Dynamically choose variables to be minimized in multidimensional optimization

Question

In Matlab, I know how to program a multidimensional optimization. But I would like to dynamically choose a subset of variables to be optimized.

Suppose I have a three-dimensional variable vector, but I want Matlab to only optimize the first and the second variable. How can this be achieved?

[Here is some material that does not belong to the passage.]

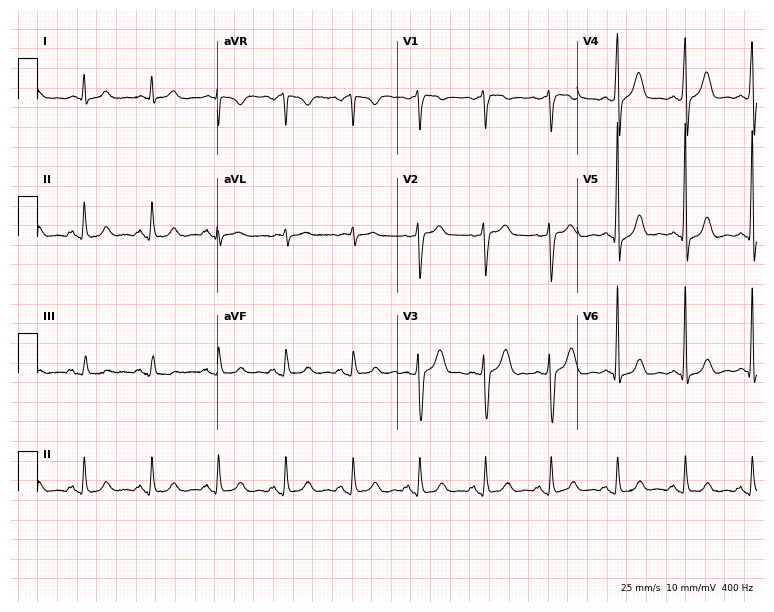
Standard 12-lead ECG recorded from a 54-year-old male (7.3-second recording at 400 Hz). Read as a normal ECG.
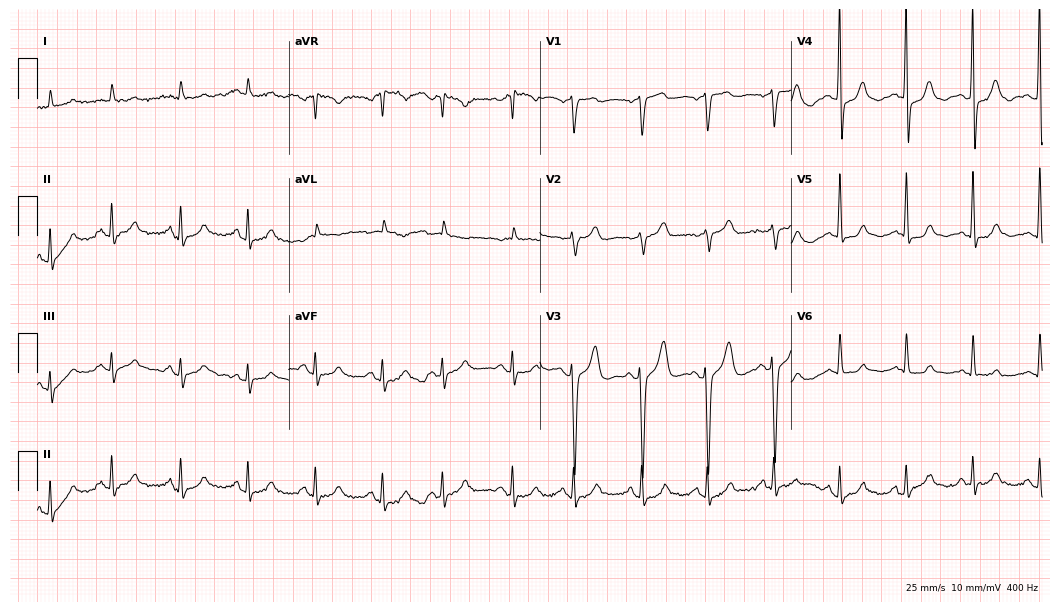
Standard 12-lead ECG recorded from a male patient, 81 years old (10.2-second recording at 400 Hz). None of these six findings is recorded: first-degree AV block, right bundle branch block (RBBB), left bundle branch block (LBBB), sinus bradycardia, atrial fibrillation (AF), sinus tachycardia.

x1 = 0:5; p_true = [1 2 3];             % True parameters
y1 = polyval(p_true, x1);               % True data
yn = y1 + sin(x1);                      % Noisy data

optimizationOptions = optimset('Display', 'final', 'TolFun', 1e-7, 'MaxFunEvals', 1e5,...
    'MaxIter', 1e4);
p0 = [0.5 0.75 1];                      % Initial guess
[p1, ~, ~, optOut] = fminsearch(@(parameters) objFunB(parameters, x1, yn), p0,...
    optimizationOptions);

plot(x1, yn, 'rx');
hold on
plot(x1, polyval([p1(1:2) 3], x1), 'b');

function rmse = objFunB(parameters, x1, yn)
    % Manipulate third component to be fixed; still, fminsearch tries adjusting it
    parameters(3) = 3;
    rmse = sum((yn - polyval(parameters, x1)).^2);
end

This clumsy solution tricks fminsearch into considering the third variable as insensitive, since it is overwritten inside of the objective function and thus, does not affect the output value.

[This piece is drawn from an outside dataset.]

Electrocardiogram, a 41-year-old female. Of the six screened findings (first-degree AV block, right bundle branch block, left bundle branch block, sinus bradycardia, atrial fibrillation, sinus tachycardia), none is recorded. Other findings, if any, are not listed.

Defining the third value as a separate variable (i.e., outside parameters) is not an option, since this would require considerable recoding each time I choose a different variable to be optimized.

There must be a better solution. Any ideas?

Answer 1

You can use an optimization method where you can specify lower and upper bounds an your parameters and than set bounds to equal each other. This way the parameter is fixed and your optimizer will not try to change it.

This approach assumes, you know the value of the parameter, that you do not want to optimize. The result of the optimization may change if you change this value.

I used fmincon to solve your example:

x1 = 0:5; p_true = [1 2 3];             % True parameters
y1 = polyval(p_true, x1);               % True data
yn = y1 + sin(x1);                      % Noisy data


p0 = [0.5 0.75 1];                      % Initial guess

lb = [-Inf, -Inf, 3];
ub = [Inf, Inf, 3];

[x,~,~,optOut] = fmincon(@(parameters) objFunB(parameters, x1, yn),p0,[],[],[],[], lb, ub);

plot(x1, yn, 'rx');
hold on
plot(x1, polyval([p1(1:2) 3], x1), 'b');


function rmse = objFunB(parameters, x1, yn)
    rmse = sum((yn - polyval(parameters, x1)).^2);
end

Answer 2

While bounded optimization with lb == ub is possible, it limits the available algorithms to those which accept constraints (and may also have a performance impact, which I have yet to test). The built-in fminsearch does not facilitate bounded multidimensional optimization (although fminsearchbnd does).

I have come up with the following solution, starting from line 4 of the original script. It makes use of logical indexing.

all_parameters = p_true';
logOfPar2Opt = [1 0 1]';
p0 = nonzeros(all_parameters.*logOfPar2Opt); % Initial guess
optimizationOptions = optimset('Display', 'final', 'TolFun', 1e-7, 'MaxFunEvals', 1e5,...
    'MaxIter', 1e4);
[p1, fval, ~, optInfo] = fminsearch(@(parameters) objFunB(parameters, logOfPar2Opt,...
        all_parameters, x1, yn), p0, optimizationOptions);
indOfPar2Opt = find(logOfPar2Opt);
p_opt = all_parameters;
p_opt(indOfPar2Opt) = p1;

plot(x1, yn, 'rx');
hold on
plot(x1, polyval(p_opt, x1), 'b');

%% Separate objective functions
function rmse = objFunB(par2opt, logOfPar2Opt, all_parameters, x1, yn)
    indOfPar2Opt = find(logOfPar2Opt);
    prms = all_parameters;
    prms(indOfPar2Opt) = par2opt;
    rmse = sum((yn - polyval(prms, x1)).^2);
end